Is atomicCAS() still atomic for managed variable (var using unified memory)?

I have faced a problem where atomicCAS() doesn’t seem to be atomic. The abstract problem is described below.

Say 2 GPUs are going to update the variable “var” with its gpuID (0 and 1), the variable is using unified memory and initialized to 999. They update it using:

atomicCAS(&var, 999, gpuId);

Given that “var” is using advise “cudaMemAdviseSetAccessedBy” to one of the GPUs.

Problem: “var” has been updated 2 times.

why wouldn’t var be updated two times if two GPUs are updating it?

  1. If GPU1 updated var atomically, then var should be 0, and GPU2 will fail to update var since it doesn’t equal to 999.
  2. If GPU2 updated var atomically, then var should be 1, and GPU1 will fail to update var since it doesn’t equal to 999.

Is that correct?

They will both do an atomic operation. One will pass the compare test, one will fail it.

That is also what I expect :-). I’ve created a small demo of the problem.

#include "cuda_runtime.h"
#include "device_launch_parameters.h"
#include <stdint.h>
#include <stdio.h>
#include <iostream>
#include <math.h>

__managed__ uint32_t var;
__managed__ bool updated[2];

#define CUDA_CHECK_RETURN(value) {											\
	cudaError_t _m_cudaStat = value;										\
	if (_m_cudaStat != cudaSuccess) {										\
		fprintf(stderr, "Error %s at line %d in file %s\n",					\
				cudaGetErrorString(_m_cudaStat), __LINE__, __FILE__);		\
		exit(1);															\
	} }

__global__ void update(uint32_t gpuId)
{
	if (atomicCAS(&var, 999, gpuId) == 999) //true -> success
	{
		updated[gpuId] = true;
	}
}

__global__ void init()
{
	var = 999;
	updated[0] = false;
	updated[1] = false;
}

int main(void)
{
	CUDA_CHECK_RETURN(cudaMemAdvise(&var, sizeof(uint32_t), cudaMemAdviseSetAccessedBy, 1))
	CUDA_CHECK_RETURN(cudaMemAdvise(&var, sizeof(uint32_t), cudaMemAdviseSetPreferredLocation, 0))

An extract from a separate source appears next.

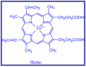 Hemo taldea
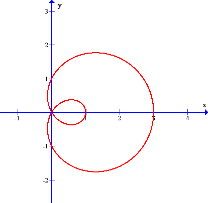 Owal Kartezjusza o parametrach: a = 1, b = 1, c = 0
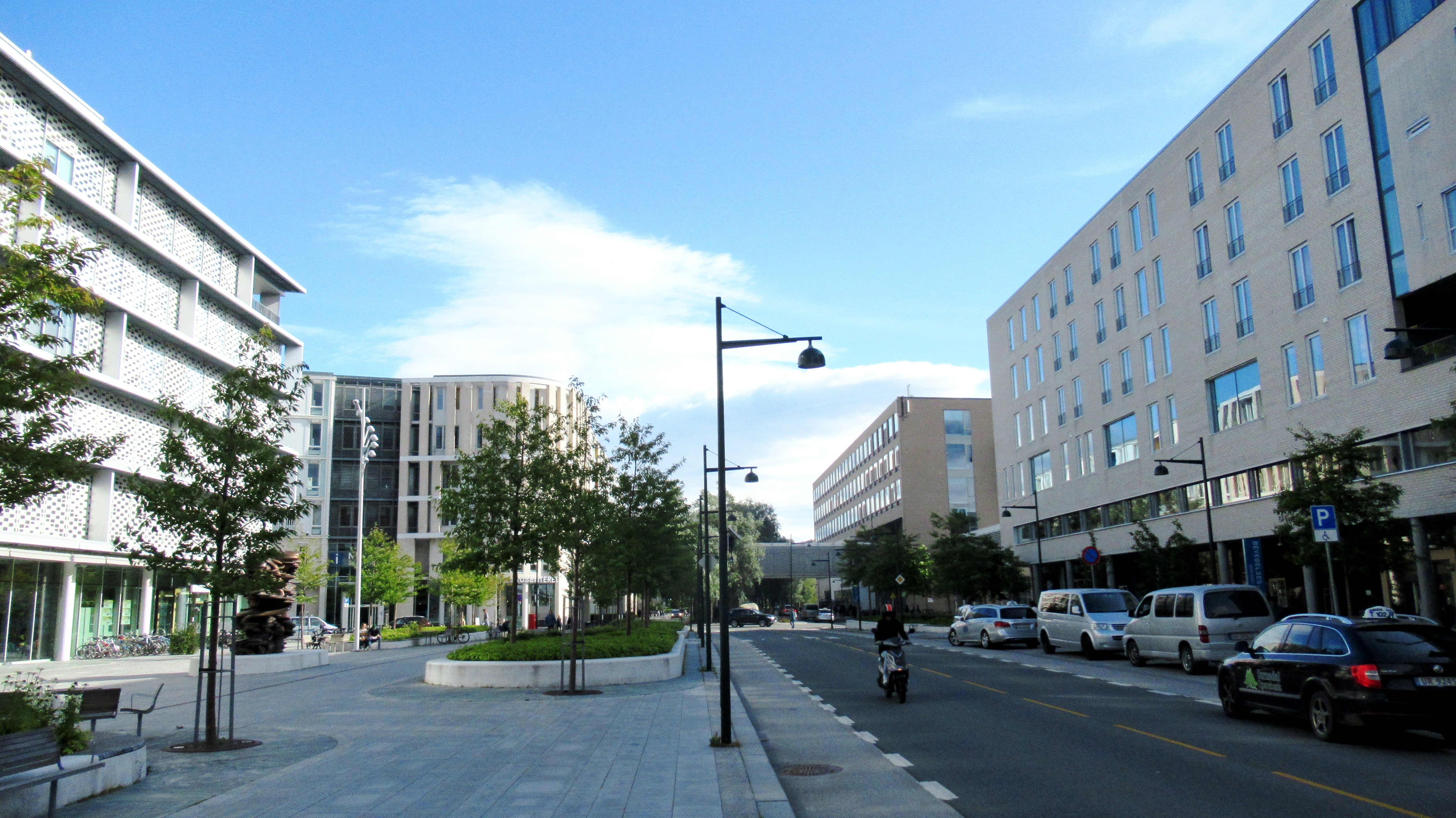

	for (int i = 0; i < 600; ++i)
	{
		cudaSetDevice(0);
		init<<<1,1>>>();	
		cudaSetDevice(0);
		update<<<1,1>>>(0);
		cudaSetDevice(1);
		update<<<1,1>>>(1);

		cudaDeviceSynchronize();
		if (updated[0] == true && updated[1] == true) {
			printf("GPU1: %d, GPU2: %d, iteration: %d\n", updated[0], updated[1], i);
		}
	}
	return 0;
}

I compiled the code with

nvcc -arch=sm_60 -lcudart -lcuda -o cas cas.cu

And my system info:
OS: Linux Ubuntu 16.04 64-bit
GPUs: 2x GTX 1080
CUDA & toolkit version: 9.1

If both GPUs have updated var, there will be a “printf”. And the chance of “printf” will be much lower if you comment out those two advise. Each launch of the application results in various of “printf”, and without that two adivise, you may need to launch the application for more than 20 times to see a “printf”.

Could you find out where the problem is? Thanks.

You should be using atomicCAS_system to guarantee atomicity between GPUs:

https://docs.nvidia.com/cuda/cuda-c-programming-guide/index.html#atomic-functions

I would also recommend compiling for -arch=sm_61 to match your GPU architecture, but that is aside from the issue here.

Thank you very much! That is exactly what I need.